| To do |
Please copy every record below exactly, but leave the pictures out.

| Supplied records |
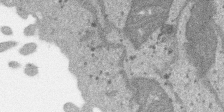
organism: Human
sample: Lung epithelial cells infected with SARS-CoV-2
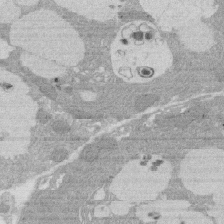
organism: Rat
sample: Salivary granule
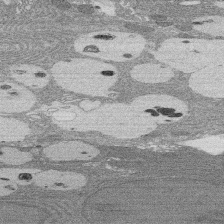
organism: Rat
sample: Salivary granule
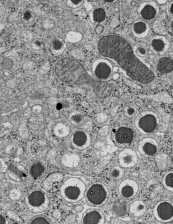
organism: C57BL Mouse
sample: Pancreatic islet
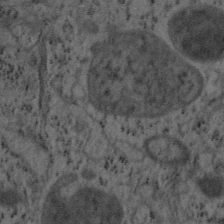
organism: Human
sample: HeLa cells
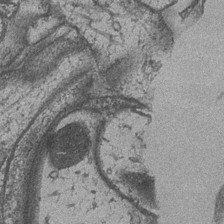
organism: Drosophila
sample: Optic medulla
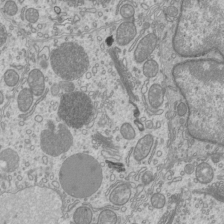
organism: Mouse
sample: Cilia; mouse epididymis
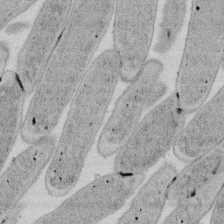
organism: E. coli
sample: Bacterial nucleoid
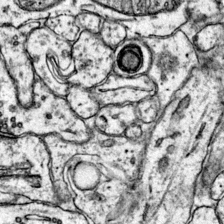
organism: Mouse
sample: Primary visual cortex
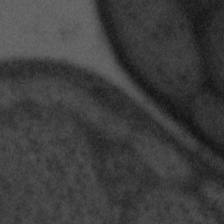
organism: Tuwongella immobilis
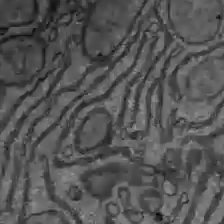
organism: C57BL Mouse
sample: Liver
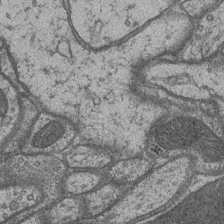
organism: Drosophila
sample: Optic medulla
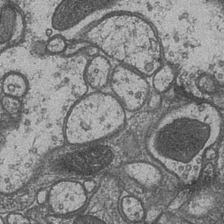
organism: Drosophila
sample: Optic medulla
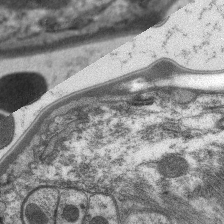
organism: C. elegans
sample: Pharynx
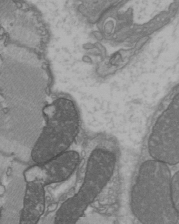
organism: C57BL Mouse
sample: Heart
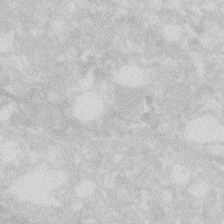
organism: Zebrafish
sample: Macrophage
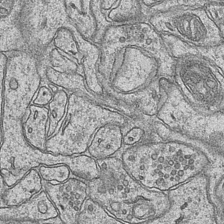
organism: Mouse
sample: CA1 Hippocampus
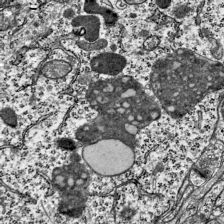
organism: Mouse
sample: Visual Cortex
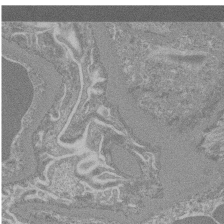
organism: Mouse
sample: Glomerulus
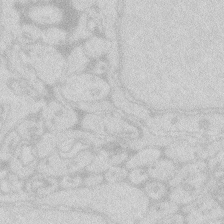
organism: Zebrafish
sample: Macrophage
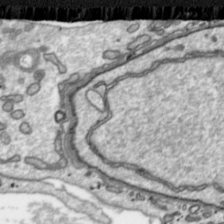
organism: Toxoplasma gondii
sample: Parasites in a vacuole inside a host cell
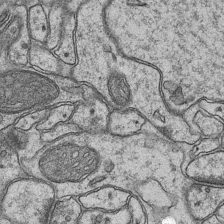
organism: Mouse
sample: CA1 Hippocampus
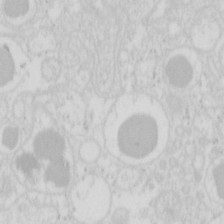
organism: Mouse
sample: Pancreas
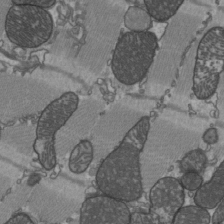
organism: C57BL Mouse
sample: Heart
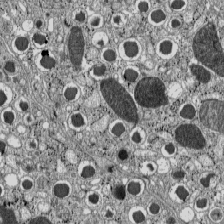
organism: C57BL Mouse
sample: Pancreatic islet
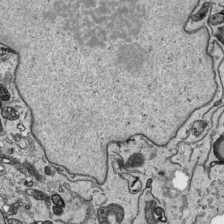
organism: Human
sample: Mitochondria in HCT116 cells
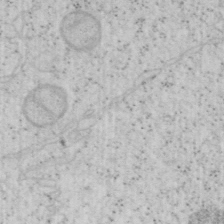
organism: Human
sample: HeLa cells
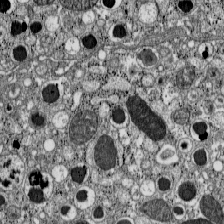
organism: C57BL Mouse
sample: Pancreatic islet
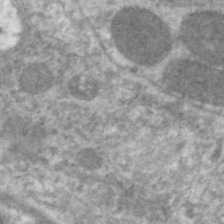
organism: C. elegans
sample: Pharynx
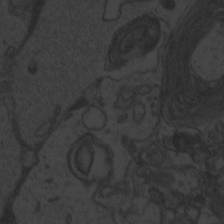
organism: Zebrafish
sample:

| Solution |
organism: Human
sample: Lung epithelial cells infected with SARS-CoV-2
organism: Rat
sample: Salivary granule
organism: Rat
sample: Salivary granule
organism: C57BL Mouse
sample: Pancreatic islet
organism: Human
sample: HeLa cells
organism: Drosophila
sample: Optic medulla
organism: Mouse
sample: Cilia; mouse epididymis
organism: E. coli
sample: Bacterial nucleoid
organism: Mouse
sample: Primary visual cortex
organism: Tuwongella immobilis
organism: C57BL Mouse
sample: Liver
organism: Drosophila
sample: Optic medulla
organism: Drosophila
sample: Optic medulla
organism: C. elegans
sample: Pharynx
organism: C57BL Mouse
sample: Heart
organism: Zebrafish
sample: Macrophage
organism: Mouse
sample: CA1 Hippocampus
organism: Mouse
sample: Visual Cortex
organism: Mouse
sample: Glomerulus
organism: Zebrafish
sample: Macrophage
organism: Toxoplasma gondii
sample: Parasites in a vacuole inside a host cell
organism: Mouse
sample: CA1 Hippocampus
organism: Mouse
sample: Pancreas
organism: C57BL Mouse
sample: Heart
organism: C57BL Mouse
sample: Pancreatic islet
organism: Human
sample: Mitochondria in HCT116 cells
organism: Human
sample: HeLa cells
organism: C57BL Mouse
sample: Pancreatic islet
organism: C. elegans
sample: Pharynx
organism: Zebrafish
sample:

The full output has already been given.